I will say that, those who know what they're doing are really quick at loading and launching. I believe most takes are pretty light.


----------



## Mikj8689 (May 13, 2018)

I simply believe the large majority(at least 90%) of people know exactly what they are doing whether it be in boat or on shore. Fishermen or not. Some have respect, some don’t. Perfect example, I decided to shore fish last night, I went early to beat crowd at popular lake, hour in a older gentleman came along, scoped the area then decided to set up just on other side of small tree. I saw him looking to see where my lines were(I was setup on bottom) so I let him know I was cast out at slight angle in front of tree in polite manner. Moments later Sure enough he cast out directly over my line, he had plenty of space to fish but was essentially trying to squeeze in on where I was. I made a few comments directly to him, he suddenly became deaf and continued. I dealt with it, though I made it clear if he caught my line he was gonna lose a fishing pole. I just don’t get it, he appeared to be a regular fishermen, why be so ignorant. I always take care not to crowd other fishermen, even if it means losing my favorite spot for day. I see same thing on boat all the time. It is what it is though, just frustrating.


----------



## GetTheNet (Jun 16, 2004)

Mikj8689 said:


> I simply believe the large majority(at least 90%) of people know exactly what they are doing whether it be in boat or on shore. Fishermen or not. Some have respect, some don’t. Perfect example, I decided to shore fish last night, I went early to beat crowd at popular lake, hour in a older gentleman came along, scoped the area then decided to set up just on other side of small tree. I saw him looking to see where my lines were(I was setup on bottom) so I let him know I was cast out at slight angle in front of tree in polite manner. Moments later Sure enough he cast out directly over my line, he had plenty of space to fish but was essentially trying to squeeze in on where I was. I made a few comments directly to him, he suddenly became deaf and continued. I dealt with it, though I made it clear if he caught my line he was gonna lose a fishing pole. I just don’t get it, he appeared to be a regular fishermen, why be so ignorant. I always take care not to crowd other fishermen, even if it means losing my favorite spot for day. I see same thing on boat all the time. It is what it is though, just frustrating.
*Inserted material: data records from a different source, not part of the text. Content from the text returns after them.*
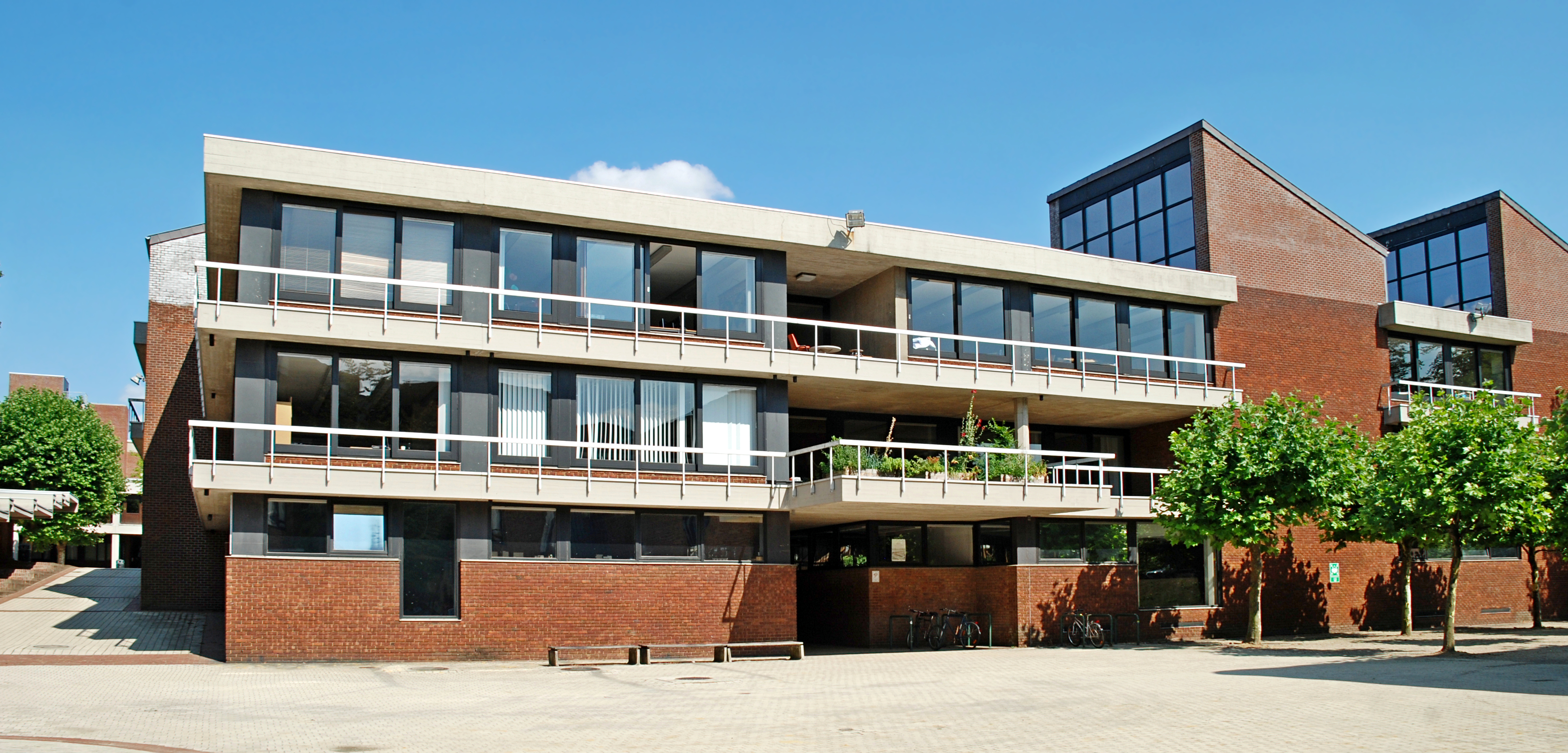 Belgique - Brabant wallon - Louvain-la-Neuve - Place Sainte-Barbe - bâtiment Vinci This photo of immovable heritage has been taken in the Walloon Region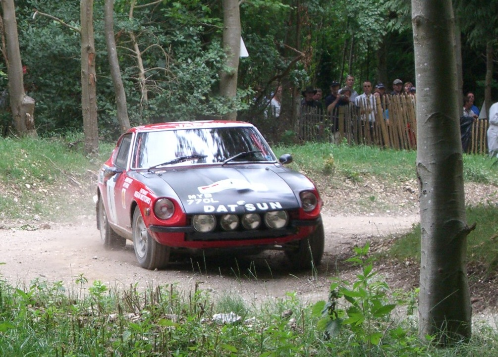 1972 Datsun 240Z at 2006 FOS.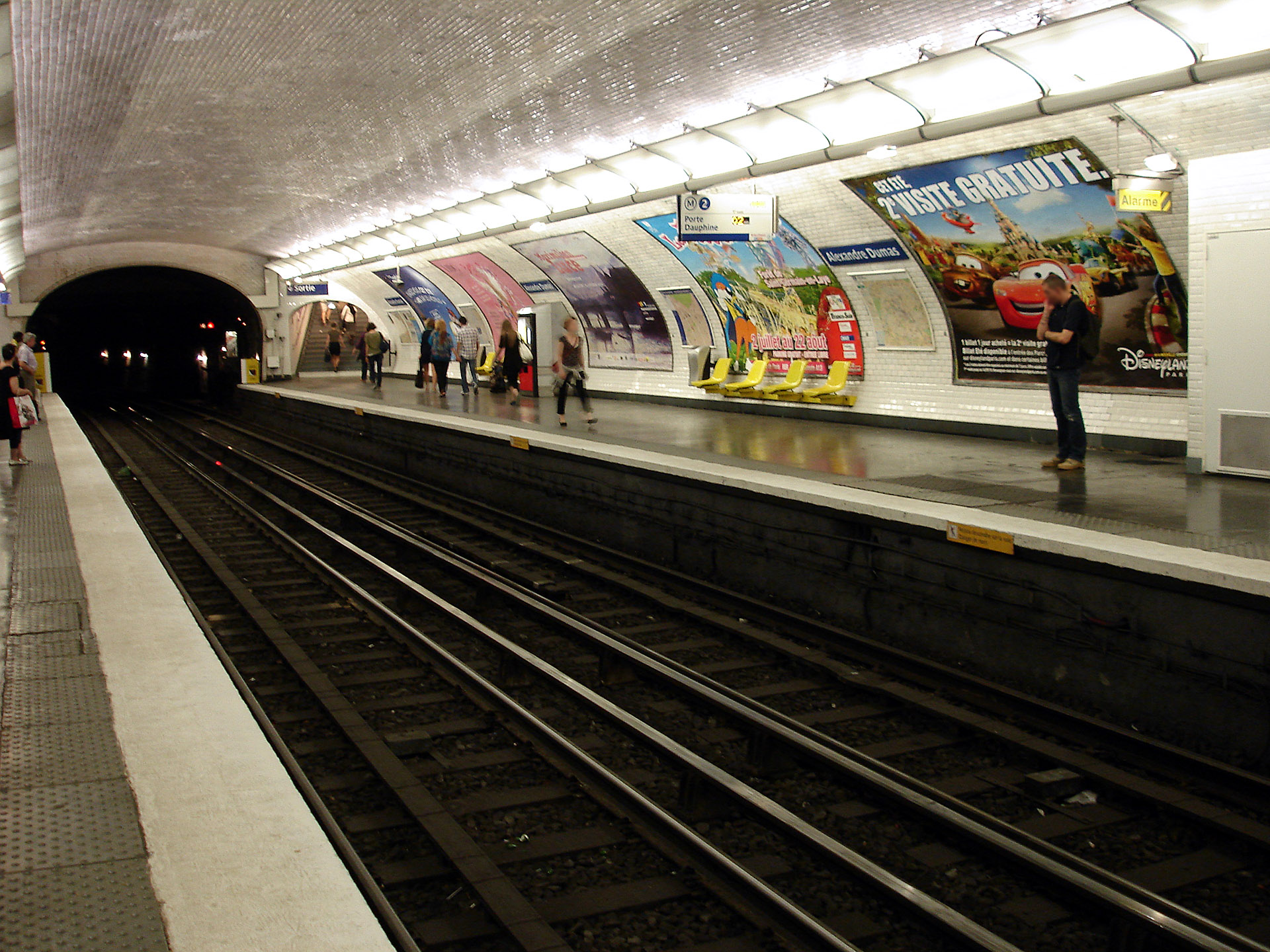 La station Alexandre Dumas de la ligne 2 du métro de Paris, France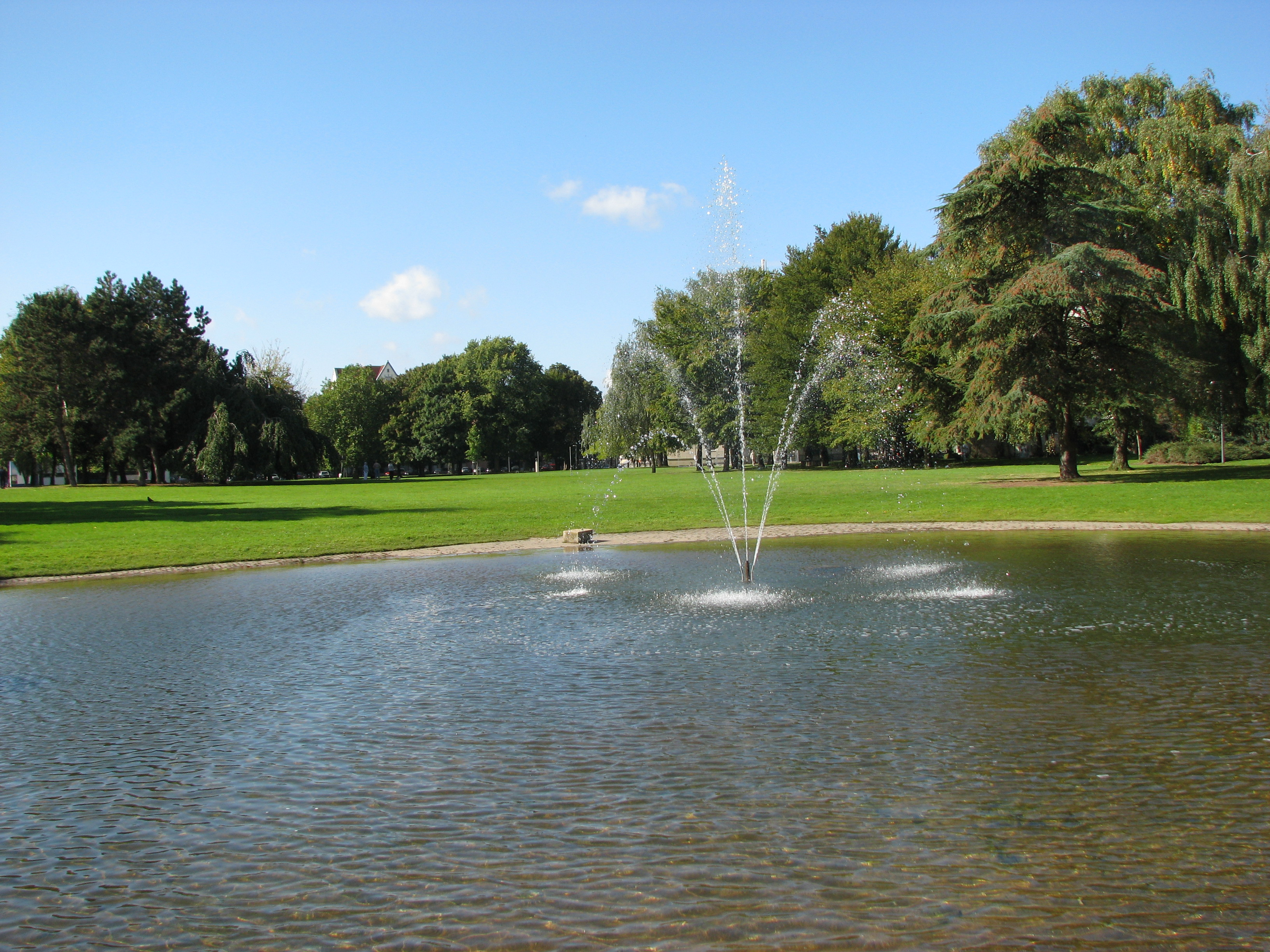 Fontäne im Kennedypark in Aachen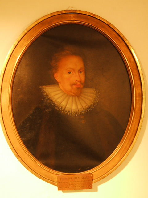 Das Foto zeigt Exponate im Kulturhistorischen Mseum in Stralsund in Stralsund im März 2007.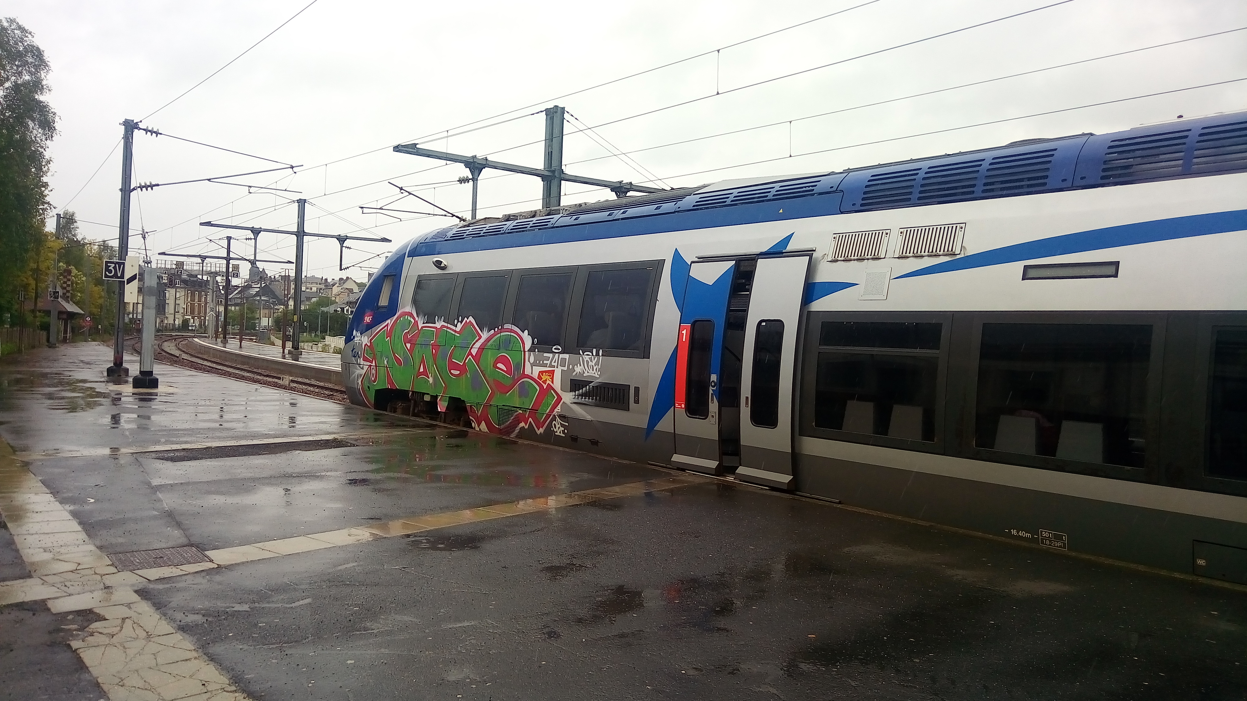 TER avec des graffitis en gare de Lisieux

I've run across that many times. They do it to get you to leave so they can have the spot by themselves. I can remember taking my young daughter and nephew to a public pond. This certain ethnic gentleman rolls up on a bike and starts unpacking all kinds of stuff right next to us. He then cast his line right next to where my daughter is fishing. I confront him and he ignores me. This continued a few more times and when he seen we weren't leaving the guy starts ( I kid you not) farting. At first I thought it was an accident but when he kept doing it that got us to leave.


----------



## Masterbaiter66 (Sep 3, 2016)

GetTheNet said:


> I've run across that many times. They do it to get you to leave so they can have the spot by themselves. I can remember taking my young daughter and nephew to a public pond. This certain ethnic gentleman rolls up on a bike and starts unpacking all kinds of stuff right next to us. He then cast his line right next to where my daughter is fishing. I confront him and he ignores me. This continued a few more times and when he seen we weren't leaving the guy starts ( I kid you not) farting. At first I thought it was an accident but when he kept doing it that got us to leave.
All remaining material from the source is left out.